If I were to convert Tim's warning signs into a to-do list, re-ordering for the limited position LinkedIn has in my humble ambitions:

  1. Keep profile updated:
    Thankfully, LinkedIn sends out notices fairly regularly, so when someone else updated their profile recently I let it prompt me into updating mine.
  2. Come up with an appealing headline
    Particularly difficult for humble people - could you point to some good ones?
    (Update August 8: Michael Keleman recommends precise (unpuffy) clarity)
  3. Improve summary without just copying resume
  4. Find a few more connections.
    Eek, I'm not keen on quantifying my connections, so I'll not let Tim's "at least 100" factor in at all. (Except cousins: I still take childish pleasure in having lots of cousins (>50)).
  5. Complete profile
    If I did, I would run out of things to update it with?
  6. Keep personalising connection requests
    - yes, of course, would anyone send a generic request except to someone they know very, very well?
  7. Keep seeking constructive groups
    Two of the ones I joined are more often spammed than constructive
  8. Find new ways to contribute constructively to groups
  9. Provide true, specific recommendations for others
    It is the only kind I would, but for whom would my recommendation be desirable?
  10. Recommendations? Does anyone take them seriously?
    Even Tim admits they don't carry a lot of weight. Maybe he just wanted to round out his "10" signs? How useful are they if you're not sure what kind of work you're seeking? Might they be counter-productive the more generic they are, or if they are more relevant to past than future ambitions?

What would you advise?

References

Keleman, M. (2010, January). LinkedIn Taglines. Retrieved August 9, 2012, from http://recruitinganimal.typepad.com/ch/2010/01/linkedin-taglines.html
Smith, D. (2012, July 28). RT @WayneMansfield: 10 Signs You Are Being Lazy On LinkedIn [...] #inf2506. @das013. microblog. Retrieved from https://twitter.com/das013/status/229111276884865024
Tyrell-Smith, T. (2012, July 26). 10 Signs you are being lazy on LinkedIn. Retrieved from http://fixbuildanddrive.com/10-signs-you-are-being-lazy-on-linkedin

Part of my Wordpress→Blogger journey, this post transferred Jan-Feb 2021 in republication of my 29 July 2012 post at my experimental self-hosted Wordpress.

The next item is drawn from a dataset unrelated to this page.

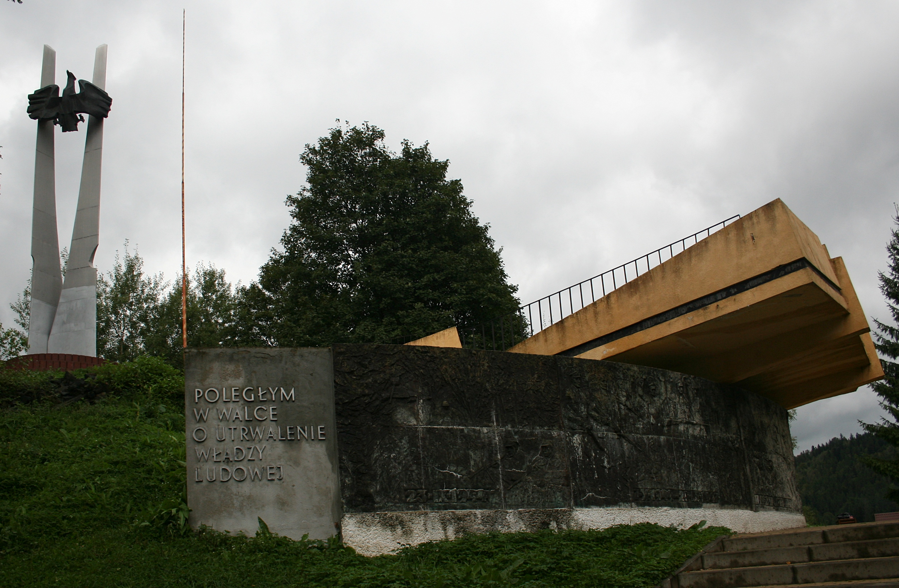 Pomnik "poległym w walce o utrwalanie władzy ludowej" w Cisnej, woj. podkarpackie

The original post resulted in 1 conversation of 3 comments:

Tim Tyrell-Smith said:
06 August 2012 at 4:10 pm

Hi Mica –

Thanks for sharing that post and I love the way you broke it down and put your own views to it. The truth is that we need to manage our online profiles – if nothing else to be found in a positive light.

Regarding a few of your comments:

#2 – Appealing headlines help people find you, are full of relevant keywords (not just your current job title) and describe your larger value for people who are learning about you for the first time. And if you are out of work, “looking for work” is not an appropriate headline.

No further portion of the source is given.